▶ What the exercise asks
Locate every line in the records below that contains the word "Tasso", and copy each one.

BEGIN Data shown

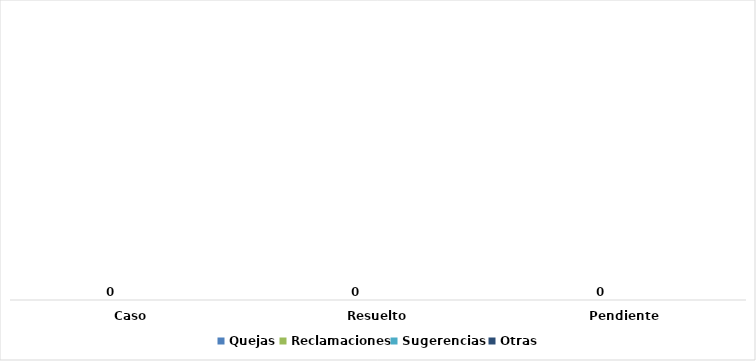
| Category | Quejas | Reclamaciones | Sugerencias  | Otras |
|---|---|---|---|---|
| Caso | 0 | 0 | 0 | 0 |
| Resuelto | 0 | 0 | 0 | 0 |
| Pendiente  | 0 | 0 | 0 | 0 |
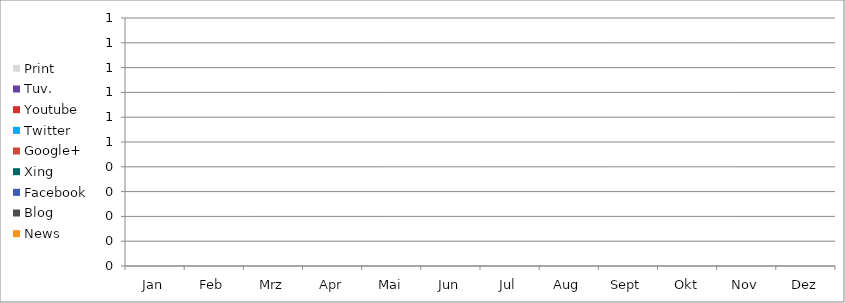
| Category | News | Blog | Facebook | Xing | Google+ | Twitter | Youtube | Tuv. | Print |
|---|---|---|---|---|---|---|---|---|---|
| Jan | 0 | 0 | 0 | 0 | 0 | 0 | 0 | 0 | 0 |
| Feb | 0 | 0 | 0 | 0 | 0 | 0 | 0 | 0 | 0 |
| Mrz | 0 | 0 | 0 | 0 | 0 | 0 | 0 | 0 | 0 |
| Apr | 0 | 0 | 0 | 0 | 0 | 0 | 0 | 0 | 0 |
| Mai | 0 | 0 | 0 | 0 | 0 | 0 | 0 | 0 | 0 |
| Jun | 0 | 0 | 0 | 0 | 0 | 0 | 0 | 0 | 0 |
| Jul | 0 | 0 | 0 | 0 | 0 | 0 | 0 | 0 | 0 |
| Aug | 0 | 0 | 0 | 0 | 0 | 0 | 0 | 0 | 0 |
| Sept | 0 | 0 | 0 | 0 | 0 | 0 | 0 | 0 | 0 |
| Okt | 0 | 0 | 0 | 0 | 0 | 0 | 0 | 0 | 0 |
| Nov | 0 | 0 | 0 | 0 | 0 | 0 | 0 | 0 | 0 |
| Dez | 0 | 0 | 0 | 0 | 0 | 0 | 0 | 0 | 0 |
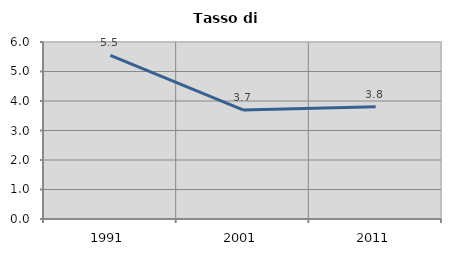
| Category | Tasso di disoccupazione   |
|---|---|
| 1991.0 | 5.546 |
| 2001.0 | 3.698 |
| 2011.0 | 3.805 |
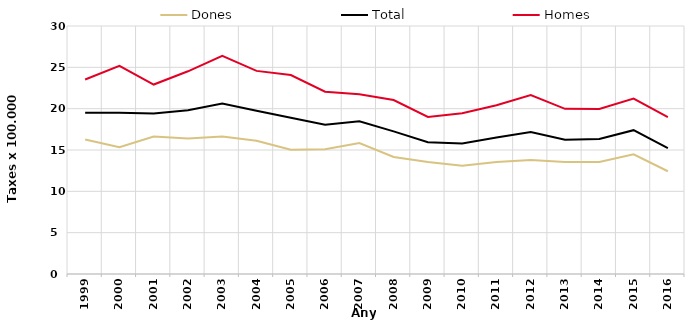
| Category | Dones | Total | Homes |
|---|---|---|---|
| 1999.0 | 16.28 | 19.5 | 23.53 |
| 2000.0 | 15.33 | 19.51 | 25.19 |
| 2001.0 | 16.63 | 19.41 | 22.92 |
| 2002.0 | 16.4 | 19.82 | 24.52 |
| 2003.0 | 16.63 | 20.61 | 26.4 |
| 2004.0 | 16.13 | 19.74 | 24.57 |
| 2005.0 | 15.03 | 18.9 | 24.07 |
| 2006.0 | 15.08 | 18.07 | 22.05 |
| 2007.0 | 15.85 | 18.47 | 21.74 |
| 2008.0 | 14.16 | 17.25 | 21.05 |
| 2009.0 | 13.55 | 15.93 | 19 |
| 2010.0 | 13.09 | 15.8 | 19.45 |
| 2011.0 | 13.55 | 16.51 | 20.41 |
| 2012.0 | 13.79 | 17.18 | 21.64 |
| 2013.0 | 13.54 | 16.25 | 19.98 |
| 2014.0 | 13.56 | 16.34 | 19.95 |
| 2015.0 | 14.48 | 17.4 | 21.23 |
| 2016.0 | 12.43 | 15.24 | 18.99 |
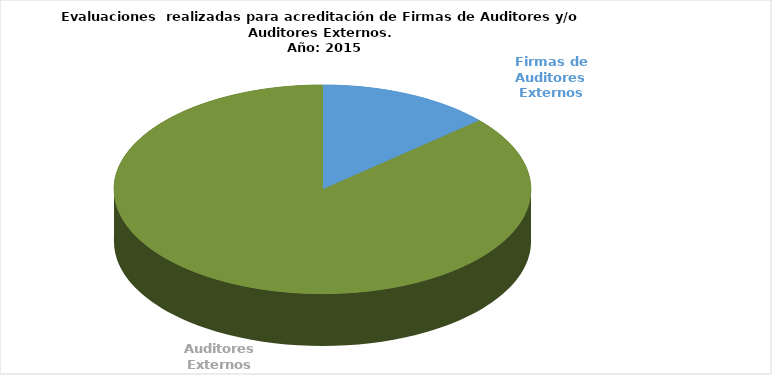
| Category | Series 0 |
|---|---|
| Firmas de Auditores Externos | 5 |
| Auditores Externos | 32 |
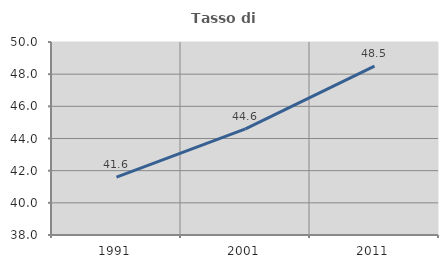
| Category | Tasso di occupazione   |
|---|---|
| 1991.0 | 41.602 |
| 2001.0 | 44.598 |
| 2011.0 | 48.498 |
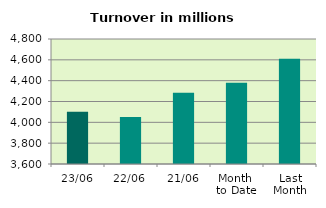
| Category | Series 0 |
|---|---|
| 23/06 | 4101.39 |
| 22/06 | 4050.37 |
| 21/06 | 4283.982 |
| Month 
to Date | 4379.356 |
| Last
Month | 4609.327 |
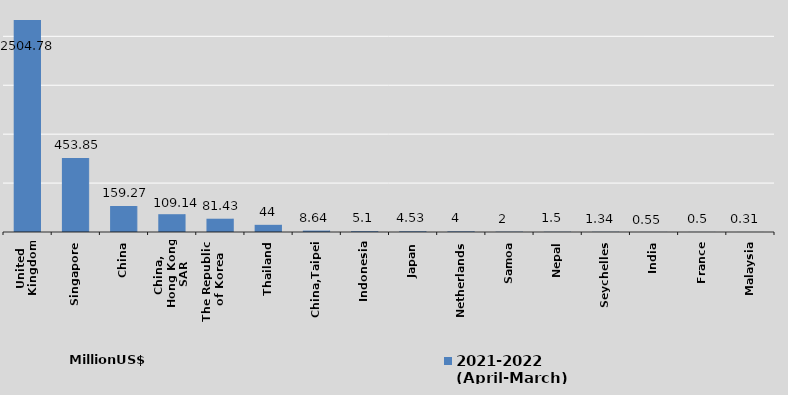
| Category | 2021-2022
(April-March)
 |
|---|---|
| United Kingdom | 2504.78 |
| Singapore | 453.85 |
| China | 159.27 |
| China, 
Hong Kong SAR | 109.14 |
| The Republic 
of Korea | 81.43 |
| Thailand | 44 |
| China,Taipei | 8.64 |
| Indonesia | 5.1 |
| Japan | 4.53 |
| Netherlands | 4 |
| Samoa | 2 |
| Nepal | 1.5 |
| Seychelles | 1.34 |
| India | 0.55 |
| France | 0.5 |
| Malaysia | 0.31 |
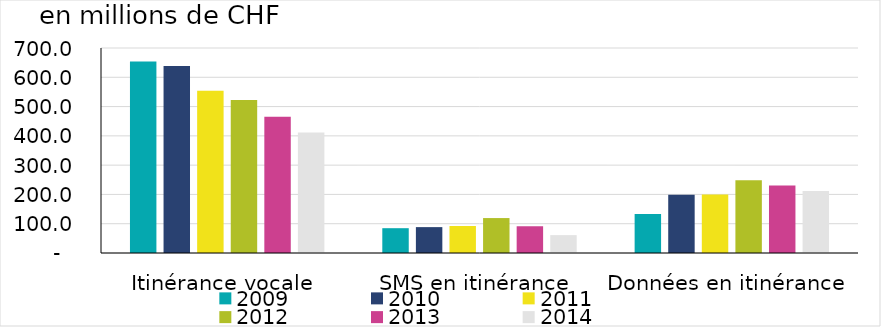
| Category | 2009 | 2010 | 2011 | 2012 | 2013 | 2014 |
|---|---|---|---|---|---|---|
| Itinérance vocale | 654.127 | 638.374 | 553.668 | 522.689 | 464.834 | 411.566 |
| SMS en itinérance | 84.701 | 88.383 | 92.169 | 119.294 | 91.344 | 61.011 |
| Données en itinérance | 132.796 | 199.16 | 199.573 | 248.416 | 230.172 | 211.707 |
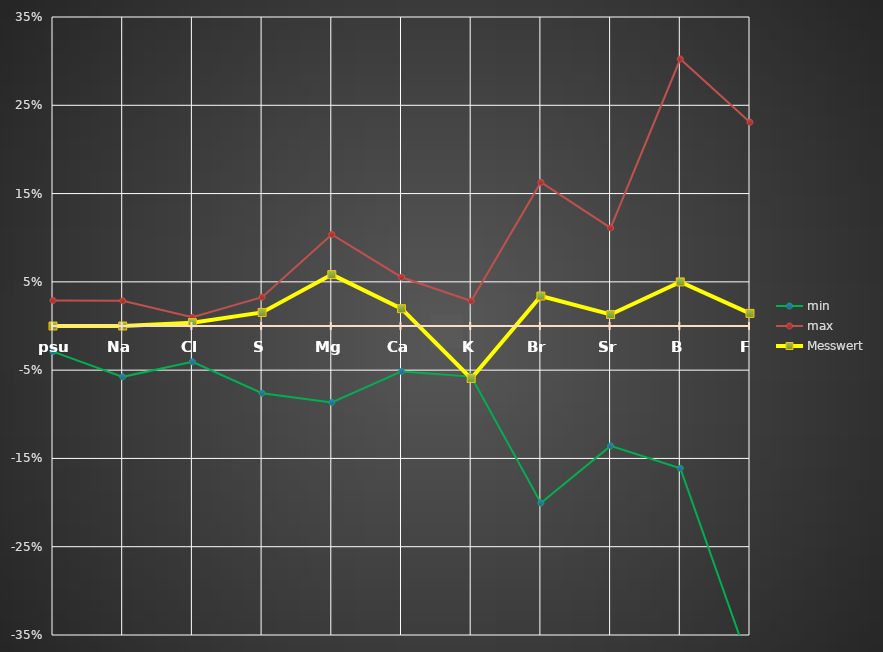
| Category | min | max | Messwert |
|---|---|---|---|
| psu | -0.029 | 0.029 | 0 |
| Na | -0.058 | 0.028 | 0 |
| Cl | -0.041 | 0.01 | 0.004 |
| S | -0.076 | 0.033 | 0.015 |
| Mg | -0.087 | 0.104 | 0.058 |
| Ca | -0.051 | 0.055 | 0.02 |
| K | -0.057 | 0.028 | -0.059 |
| Br | -0.201 | 0.163 | 0.034 |
| Sr | -0.136 | 0.111 | 0.013 |
| B | -0.161 | 0.302 | 0.05 |
| F | -0.385 | 0.231 | 0.014 |
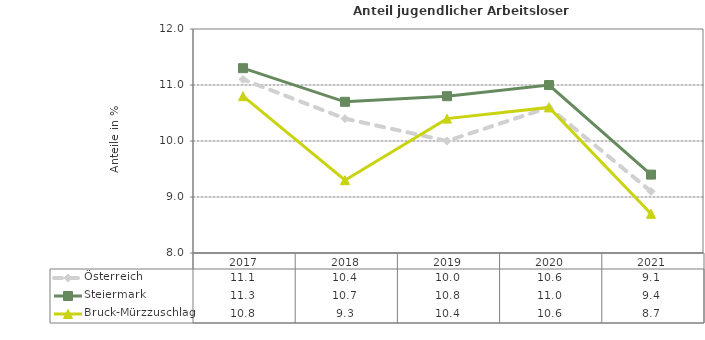
| Category | Österreich | Steiermark | Bruck-Mürzzuschlag |
|---|---|---|---|
| 2021.0 | 9.1 | 9.4 | 8.7 |
| 2020.0 | 10.6 | 11 | 10.6 |
| 2019.0 | 10 | 10.8 | 10.4 |
| 2018.0 | 10.4 | 10.7 | 9.3 |
| 2017.0 | 11.1 | 11.3 | 10.8 |
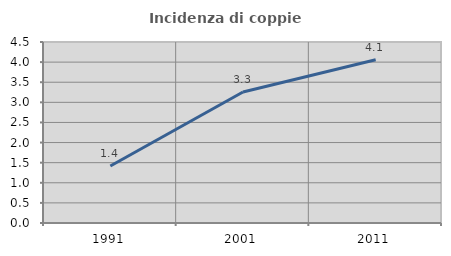
| Category | Incidenza di coppie miste |
|---|---|
| 1991.0 | 1.416 |
| 2001.0 | 3.257 |
| 2011.0 | 4.058 |
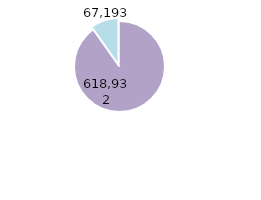
| Category | Series 0 |
|---|---|
| Mujeres | 618932 |
| Hombres | 67193 |

END Data shown

▶ Written response
| Category | Tasso di disoccupazione   |
| Category | Tasso di occupazione   |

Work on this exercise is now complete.